To further the point of asset versus non-asset differences, the truckload market is highly segmented and carriers have access to the same highways as every other carrier. The truckload market is a great fit for non-asset brokers working the capacity, price and service, so it is transparent to the shipper. Within the intermodal market, each railroad has its own network and partners making many of the lanes exclusive to a provider. This exclusivity occurs more times than not, so it is key to tap into an IMC that has access to the entire railroad network. Also, the typical truckload broker has less success with intermodal, unless they have made a serious commitment to the service. A broker using intermodal for just price advantages struggle to provide a great intermodal service for their customers.

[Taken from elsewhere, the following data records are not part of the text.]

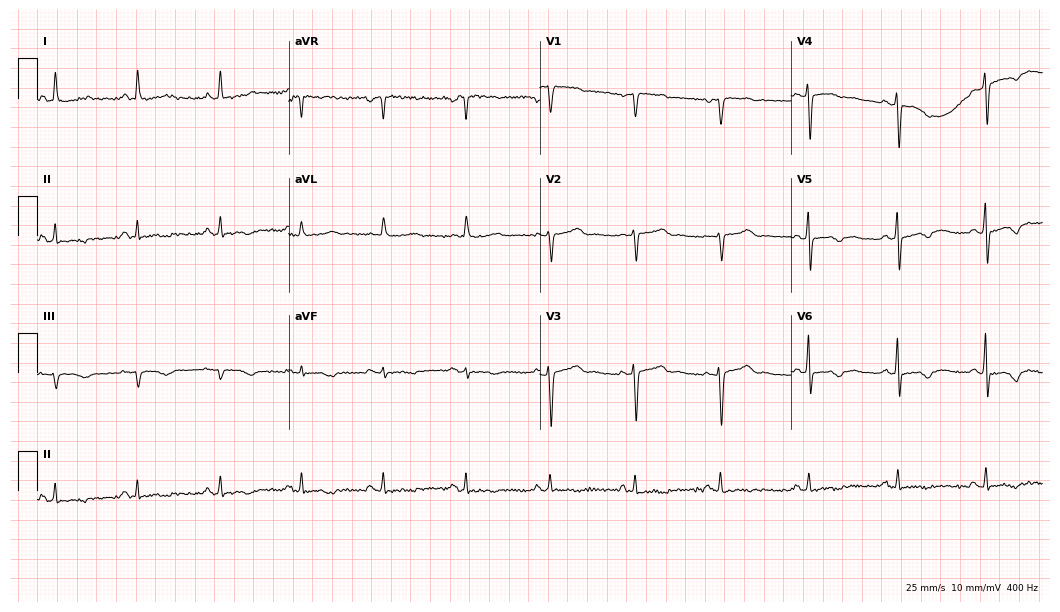
Standard 12-lead ECG recorded from a female, 56 years old (10.2-second recording at 400 Hz). None of these six findings is recorded: first-degree AV block, right bundle branch block, left bundle branch block, sinus bradycardia, atrial fibrillation, sinus tachycardia. Only these six findings were labelled.
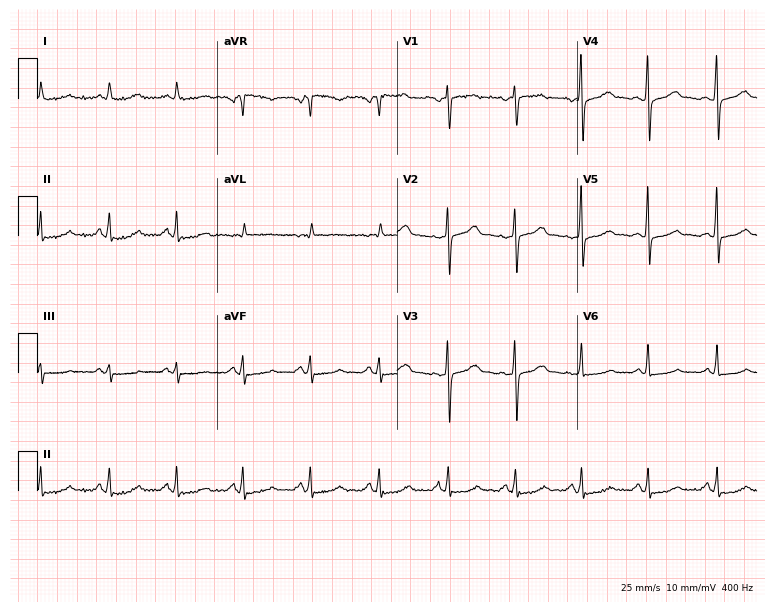
ECG — a 62-year-old female. Screened for six findings — first-degree AV block, right bundle branch block, left bundle branch block, sinus bradycardia, atrial fibrillation, sinus tachycardia — none is recorded. Other findings, if any, are not listed.
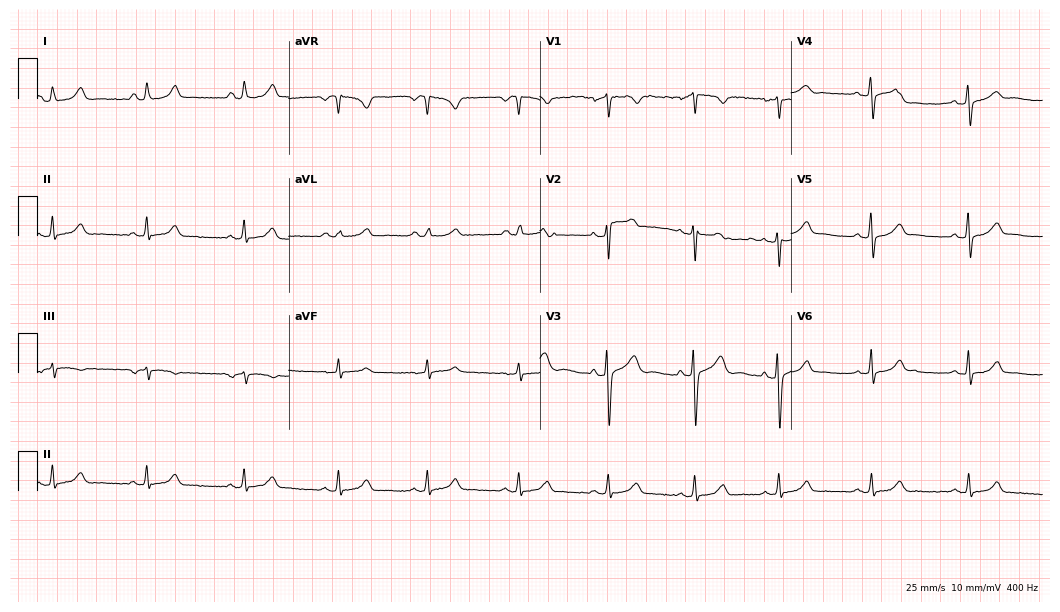
Resting 12-lead electrocardiogram (10.2-second recording at 400 Hz). Patient: a woman, 34 years old. Read as a normal ECG.
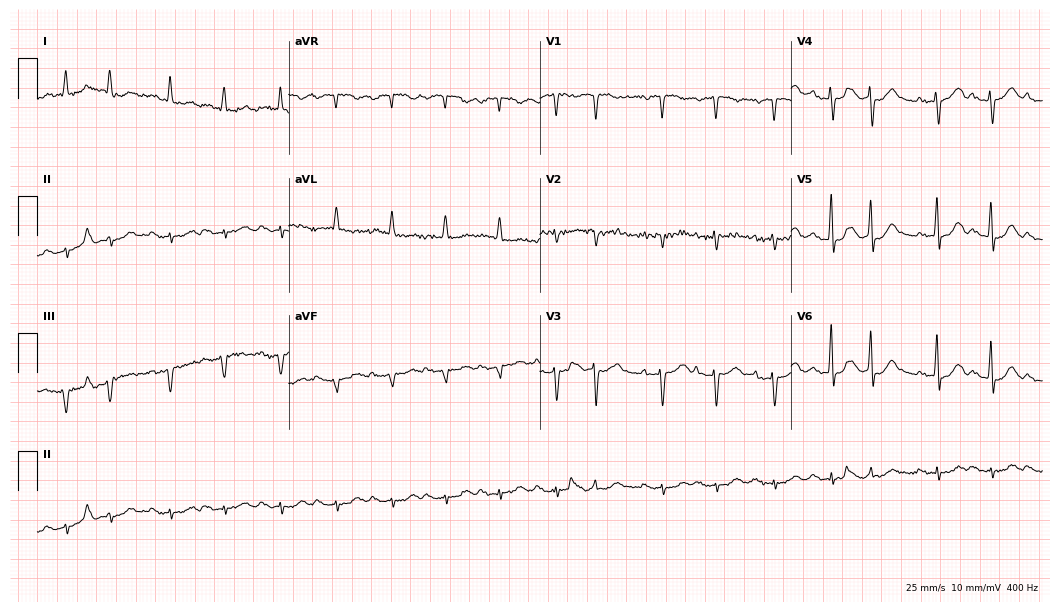
Standard 12-lead ECG recorded from a male patient, 79 years old. The tracing shows sinus tachycardia (a sinus rate of 100 beats per minute or more).
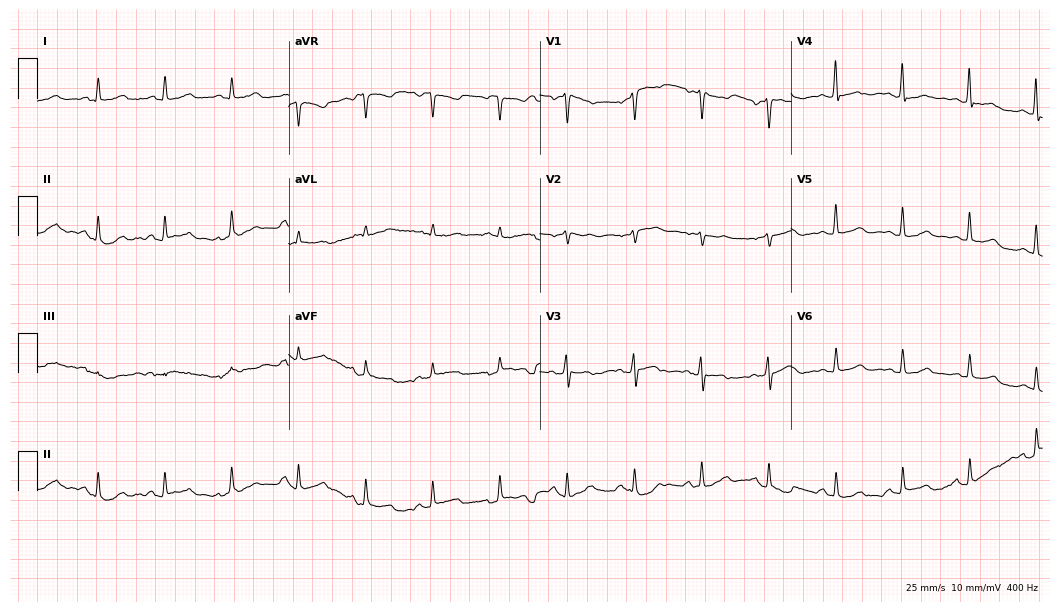
12-lead ECG from a female, 49 years old. Labelled as a normal ECG.
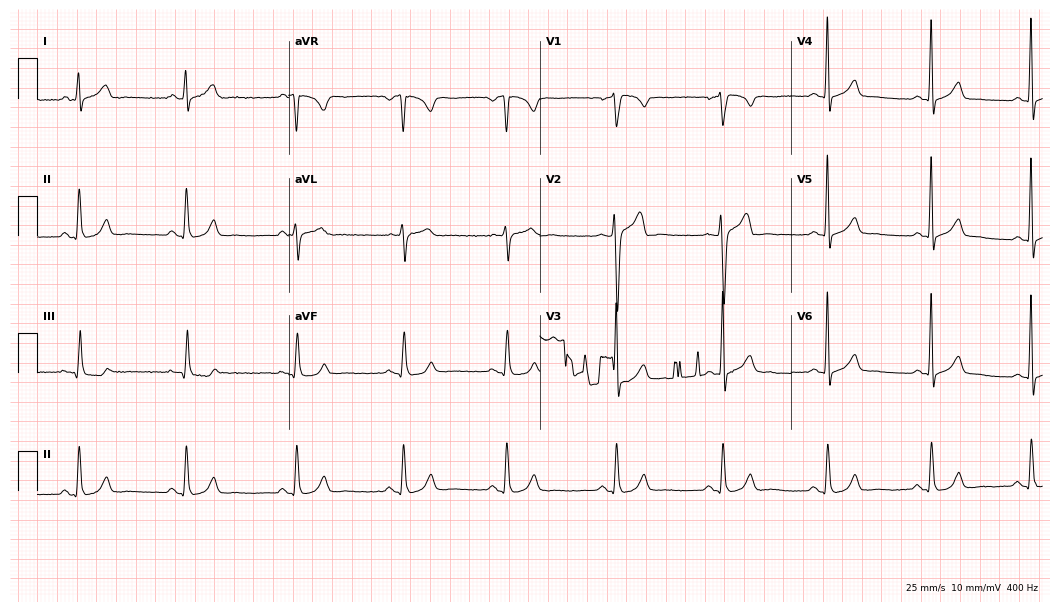
Resting 12-lead electrocardiogram (10.2-second recording at 400 Hz). Patient: a 35-year-old man. None of these six findings is recorded: first-degree AV block, right bundle branch block, left bundle branch block, sinus bradycardia, atrial fibrillation, sinus tachycardia. Findings outside these six are not listed.
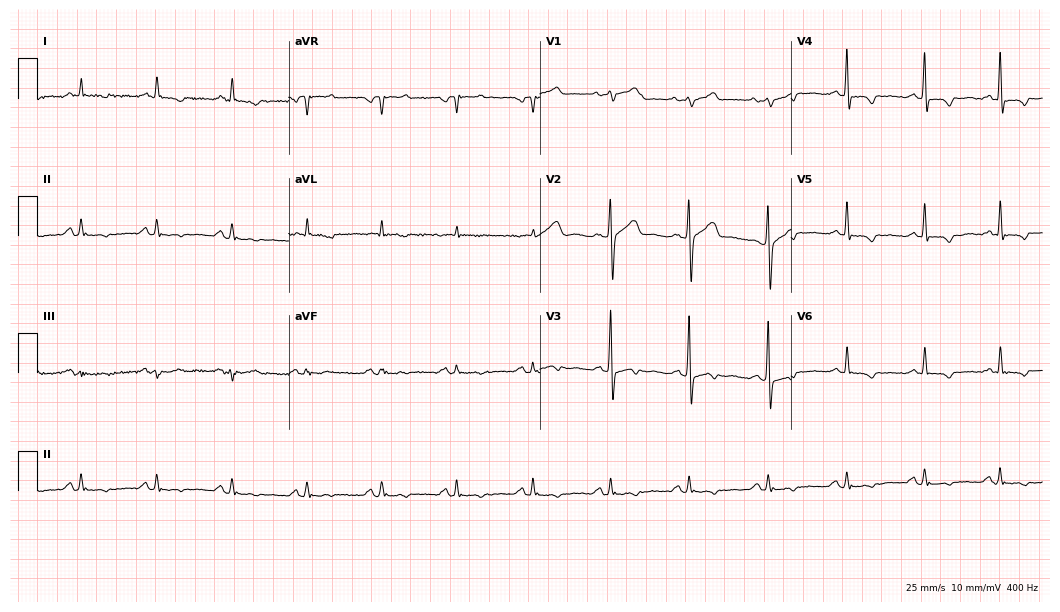
Electrocardiogram, a man, 52 years old. Of the six screened findings (first-degree AV block, right bundle branch block, left bundle branch block, sinus bradycardia, atrial fibrillation, sinus tachycardia), none is recorded. Other findings, if any, are not listed.
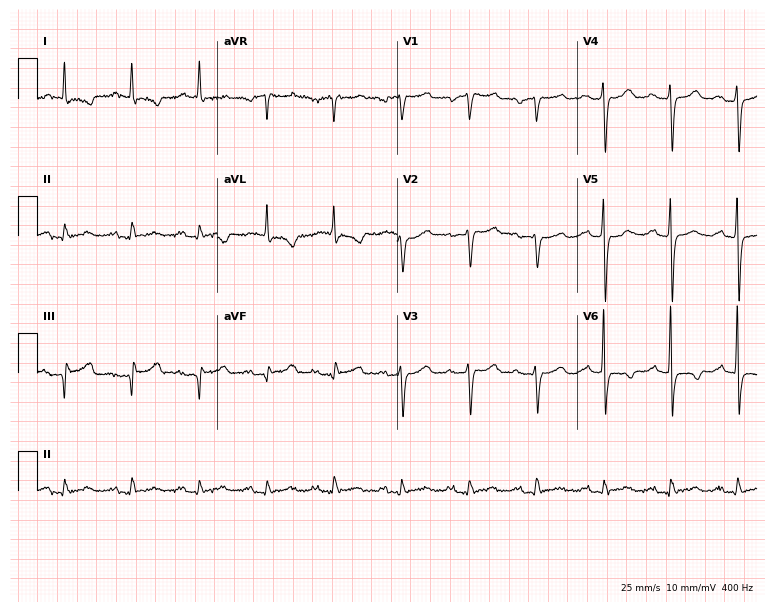
12-lead ECG from a female, 84 years old. Screened for six findings — first-degree AV block, right bundle branch block, left bundle branch block, sinus bradycardia, atrial fibrillation, sinus tachycardia — none is recorded.

Evaluate Advantages and Disadvantages Throughout the Year
There are a couple of points under the topic of evaluating advantages throughout the year:
1. New intermodal ramps continue to be put online, so a lane that was not an intermodal lane last quarter may be an intermodal lane this quarter. This is true for the US, Canada and Mexico lanes, which all fall under the classification of domestic 53’ intermodal.
2. Truckload and intermodal have capacity crunches at different times of the year, which makes some lanes head hauls at one time and backhaul at the other times. Planning and working the lane balance to the shippers advantage pays big dividends in price and capacity.
Not an All or Nothing Proposition
Intermodal for some lanes and truckload for some lanes does not always make sense.
A few examples include: the lane balance issues discussed above; transit sensitive lanes; and the capacity constrained lanes.
On transit sensitive lanes shippers can play the intermodal transit advantage on the weekend where a Thursday and Friday shipment will make delivery on the same day as truck. Another transit strategy is to plan truckload on the critical product, then follow the truck with an intermodal move that arrives a day later.
For capacity tight lanes, intermodal tends to be able to throw more capacity on a lane, so take advantage of the intermodal capacity and augment the lane with truckload.
Summary
A well executed 53’ capacity strategy that engages both intermodal and truckload will save the company money, deliver a better service, put the shipper in a competitive advantage and add capacity.